Although Simpson was found guilty in a civil court and ordered to pay a multi-million dollar judgment to the families of his late wife and her friend, he has yet to pay up, she said.

Martin’s family has yet to say whether they will file a civil suit against the 29-year-old Zimmerman.

“They're enforceable to a point but it doesn't really take that much to avoid them,” she explained. “So while the Martin family may well sue — and may well prevail in civil court as did the plaintiffs in the lawsuit against Simpson — but whether that is of any benefit, I'm just not sure about that.”

Editor’s Note: Should Obama Use Zimmerman Verdict to Ban Guns?

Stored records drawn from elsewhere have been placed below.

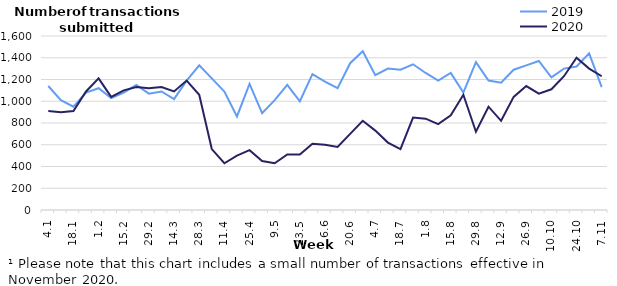
| Category | 2019 | 2020 |
|---|---|---|
| 43834.0 | 1140 | 910 |
| 43841.0 | 1010 | 900 |
| 43848.0 | 950 | 910 |
| 43855.0 | 1080 | 1090 |
| 43862.0 | 1120 | 1210 |
| 43869.0 | 1030 | 1040 |
| 43876.0 | 1080 | 1100 |
| 43883.0 | 1150 | 1130 |
| 43890.0 | 1070 | 1120 |
| 43897.0 | 1090 | 1130 |
| 43904.0 | 1020 | 1090 |
| 43911.0 | 1190 | 1190 |
| 43918.0 | 1330 | 1060 |
| 43925.0 | 1210 | 560 |
| 43932.0 | 1090 | 430 |
| 43939.0 | 860 | 500 |
| 43946.0 | 1160 | 550 |
| 43953.0 | 890 | 450 |
| 43960.0 | 1010 | 430 |
| 43967.0 | 1150 | 510 |
| 43974.0 | 1000 | 510 |
| 43981.0 | 1250 | 610 |
| 43988.0 | 1180 | 600 |
| 43995.0 | 1120 | 580 |
| 44002.0 | 1350 | 700 |
| 44009.0 | 1460 | 820 |
| 44016.0 | 1240 | 730 |
| 44023.0 | 1300 | 620 |
| 44030.0 | 1290 | 560 |
| 44037.0 | 1340 | 850 |
| 44044.0 | 1260 | 840 |
| 44051.0 | 1190 | 790 |
| 44058.0 | 1260 | 870 |
| 44065.0 | 1080 | 1060 |
| 44072.0 | 1360 | 720 |
| 44079.0 | 1190 | 950 |
| 44086.0 | 1170 | 820 |
| 44093.0 | 1290 | 1040 |
| 44100.0 | 1330 | 1140 |
| 44107.0 | 1370 | 1070 |
| 44114.0 | 1220 | 1110 |
| 44121.0 | 1300 | 1230 |
| 44128.0 | 1320 | 1400 |
| 44135.0 | 1440 | 1300 |
| 44142.0 | 1130 | 1230 |
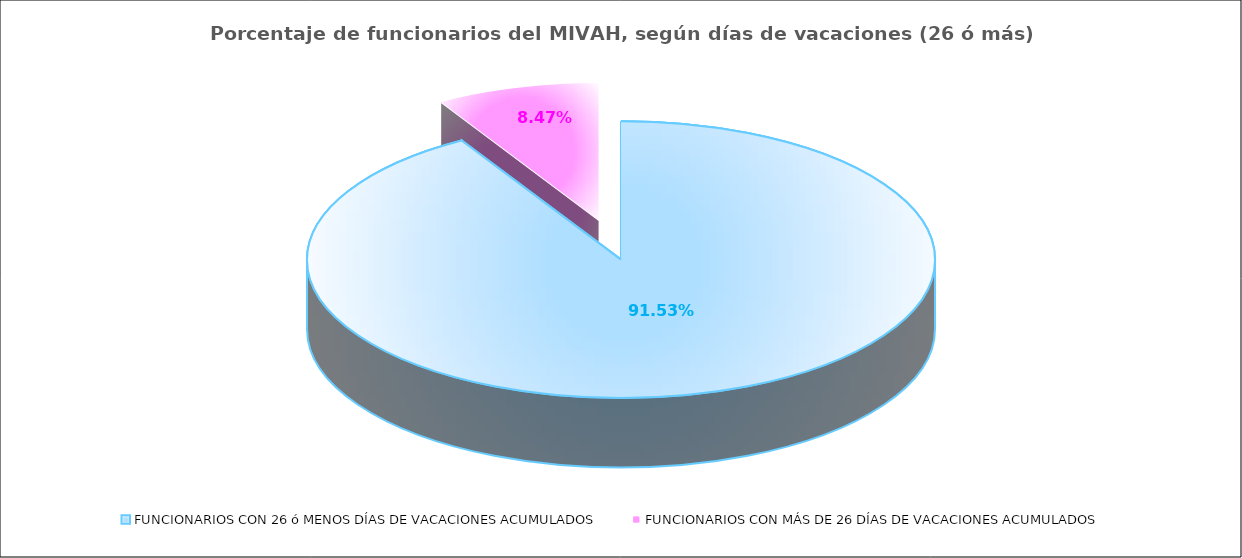
| Category | Series 0 |
|---|---|
| FUNCIONARIOS CON 26 ó MENOS DÍAS DE VACACIONES ACUMULADOS | 0.915 |
| FUNCIONARIOS CON MÁS DE 26 DÍAS DE VACACIONES ACUMULADOS | 0.085 |

Unlike criminal cases, where juries must find someone guilty beyond a “reasonable doubt,” they need only find some culpable beyond a “preponderance of evidence” in a civil case.

“I don't think anybody ever really collects money on these judgments and I don't think that is ultimately really the point either,” she said. “It is possible they (Martin’s family) will prevail in civil court.”

She said the double-jeopardy rule would not apply if the U.S. Department of Justice decides to bring federal civil rights charges against Zimmerman.

“Just because you're acquitted in state court doesn't mean a federal court can't take the case,” she said. “So the U.S. attorney can certainly do it. Whether they will or not is a different matter.”